She tried. Rules over reasons. Obedience over impulses… Science over Arts, Engineering over Philosophy. Just as they wished. She kept trying….
Seven years later, then, when it rained the day she was leaving home for college, she knew she was right on her way. In her way. It lifted off the stone she carried in her heart, it melted the fear she was holding back, the pretence of not being who she was trying to be.
The Engineering College she went to had two things in extreme in a rather incoherent way. It was the best in the country and it was farthest from home. It helped, both of it. Amma wiped her eyes with the end of her white saree. ‘But you didn’t choose me Amma, remember?’ Of course, Moni didn’t tell her that. Neither did she cry. She never cried, you see! Crying means to give up, to fail, to lose. She was a big girl, brave and strong.
She looked at Baba, nodding her head, taking instructions, warnings, train tickets. Ashutosh put a hand on her head as the train blew its long siren. ‘Make us proud. I know you will,’ he had told her, after a long, grave, proud silence. She agreed. Easily.

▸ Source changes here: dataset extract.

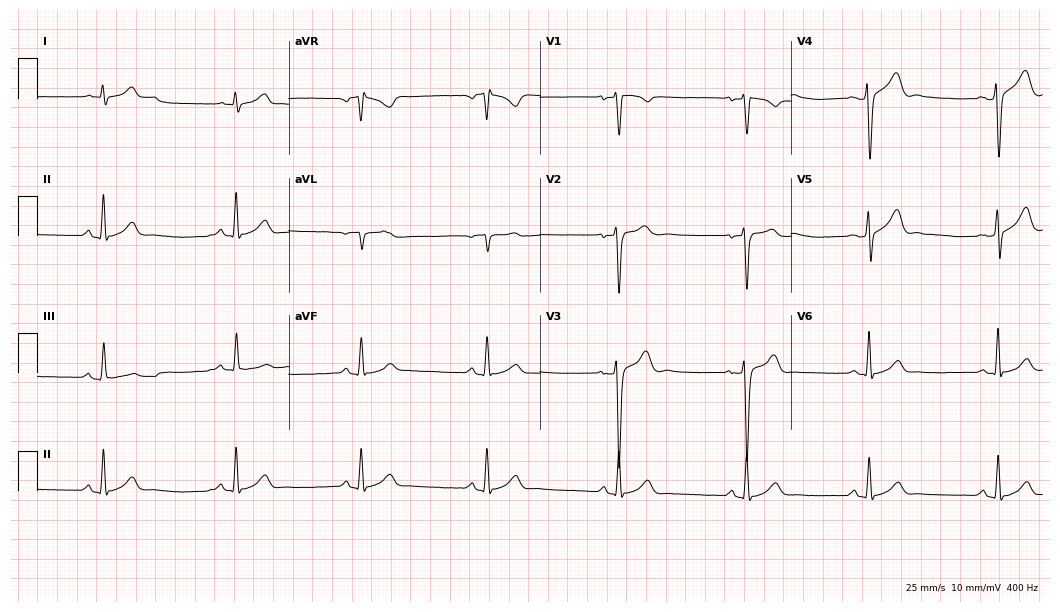
Resting 12-lead electrocardiogram (10.2-second recording at 400 Hz). Patient: a 29-year-old male. The tracing shows sinus bradycardia (a sinus rate of 50 beats per minute or less).

She was never enough just by herself, she knew. She had to prove her worth, buy her space on earth, her rights. She had to do them proud.
She tried.
She kept on trying….
From one place to next, up and higher, beyond herself.
She kept on trying….
Strangely enough, her ties with rains never broke. By chemistry or by some fated doom, the rains found her out. Always.

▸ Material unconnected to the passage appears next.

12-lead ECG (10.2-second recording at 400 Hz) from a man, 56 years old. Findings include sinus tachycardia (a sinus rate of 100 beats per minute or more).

She loved how it took charge of her life when everyone else failed. It filled her up with loneliness. It filled her up in loneliness. The sound, the smell. The splashes against the wooden frame of the windows, the water dripping in from her palm as she’d reach out to it. Even if she were to be lost, the rains would find her out. The rains would stay. With her. For better or for worse.
It had rained the day Amit had come. The steel green Ambassador had arrived at their creaky, wooden door when it was late evening, past nine o’clock. Manisha stood by her window, watching the puddles splash up at their edges at the touch of its wheels, spitting mud in turn, in row, on their way. She had seen Amit Roy before that, too; through the pale, faint letters on Sunday supplements. Earmarked, ticked in red ink—5’11”, fair, handsome, six digits, two houses and car. What else did it say?
Handwritten letters, reply postcards, wait of few weeks as long as indefinite infinities, uncertain and complex. Photographs—look here, madam. Smile! Four inches by six. Unknown families, unfathomable faces, wild guesses. Unknown lives, any of which could become hers….
Around that fourth year into the search for a match, the length of the food menu had grown embarrassingly long, as did the length of her hair under Amma’s strict supervision.
Manisha was summoned home for a whole week that week. ‘It is important, Moni,’ Baba had told her urgently over the long-distance call, for three meetings were scheduled back-to-back.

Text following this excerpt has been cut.